Yep anyone who bought them had to know that the price was too good to be true for the quality, and in fact how would a dishwasher have stones and a knife kit like this?? the shapton glass stones alone ...


----------



## JohnnyChance (May 1, 2013)

Duckfat said:


> If he pawned them the Police will recover them although it may take a year+ before they give them back if they hold them for evidence.





zitangy said:


> Very relevant question... receiving/ buying a stolen property is never a good transaction. Its still yours and you can get it back. It"s thorough police work . follow the trail .. though you will not get it back immediately as it will be in police "lock=up" as evidence .



Not always true. My father had a couple of his guitars stolen from him a couple years ago.
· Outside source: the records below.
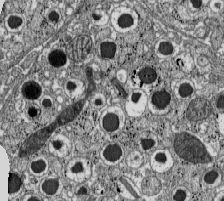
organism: C57BL Mouse
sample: Pancreatic islet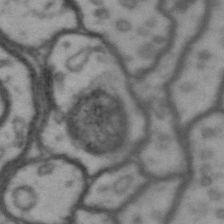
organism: Drosophila
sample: Brain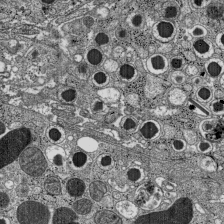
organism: C57BL Mouse
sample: Pancreatic islet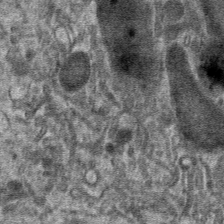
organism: Mouse
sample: Mouse hepatocytes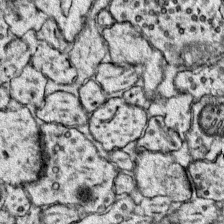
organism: Mouse
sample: Primary visual cortex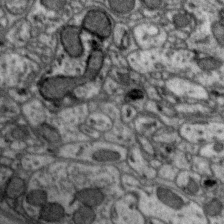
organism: Zebra finch
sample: Brain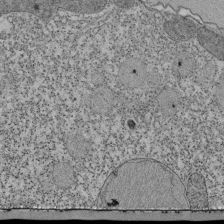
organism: Tetrahymena
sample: Cilia in tetrahymena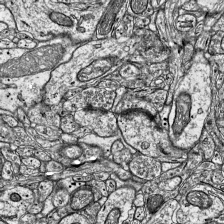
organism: Mouse
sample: Visual Cortex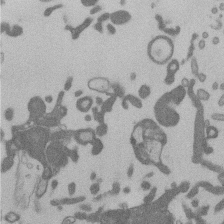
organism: Mouse
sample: Dividing mouse embryo 1 cell stage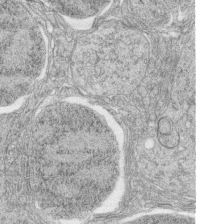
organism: Zebrafish
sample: synaptic ribbons in rod cells and cone cells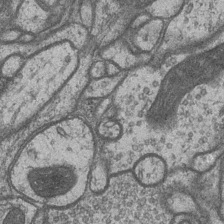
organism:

When recovered at a local music shop that buys and sells used stuff, the police gave them back to my dad after taking photos because he needed to use them for gigs. Since these are work related items, ask them if you can have them back asap. If they get recovered that is, which hopefully they do.


----------



## Jmadams13 (May 1, 2013)

marc4pt0 said:


> if you don't mind my asking, what's the name of the restaurant? You can PM if you don't feel comfortable putting it up here. I know a few guys in DC, and I own operate my own kitchen here in Maryland. Wouldn't mind, in fact I WANT to, spread the word in our kitchen community about these guys. I'm half tempted to drive down there and walk right the **** in their back door and handle this myself. And I might just walk out with some of their **** too. I have absolute zero tolerance for this crap.
> And I might know somebody within the Washingtonian who's ear I could drop a whisper in. Might take a little time, but buzz is buzz. Probably won't get your kit back, but I firmly believe in paying dues, and this place needs to pay the **** up.
> Sorry about your loss. You're a better man than I. I would have started swinging the very moment I found my stuff missing. And as an owner, all staff on that night's shift would have their paycheck(s) suspended until your kit showed up. In my own personal hands. So I'd know who's career to ruin. **** law. This is the restaurant business.



+1 to everything just said. It's a kitchen, not a middle school. Make a scene and rip that place down. Top 8 or not, their actions and response is ********.


----------



## Jmadams13 (May 1, 2013)

Now I feel stupid for not reading the whole thread before posting, my bad. 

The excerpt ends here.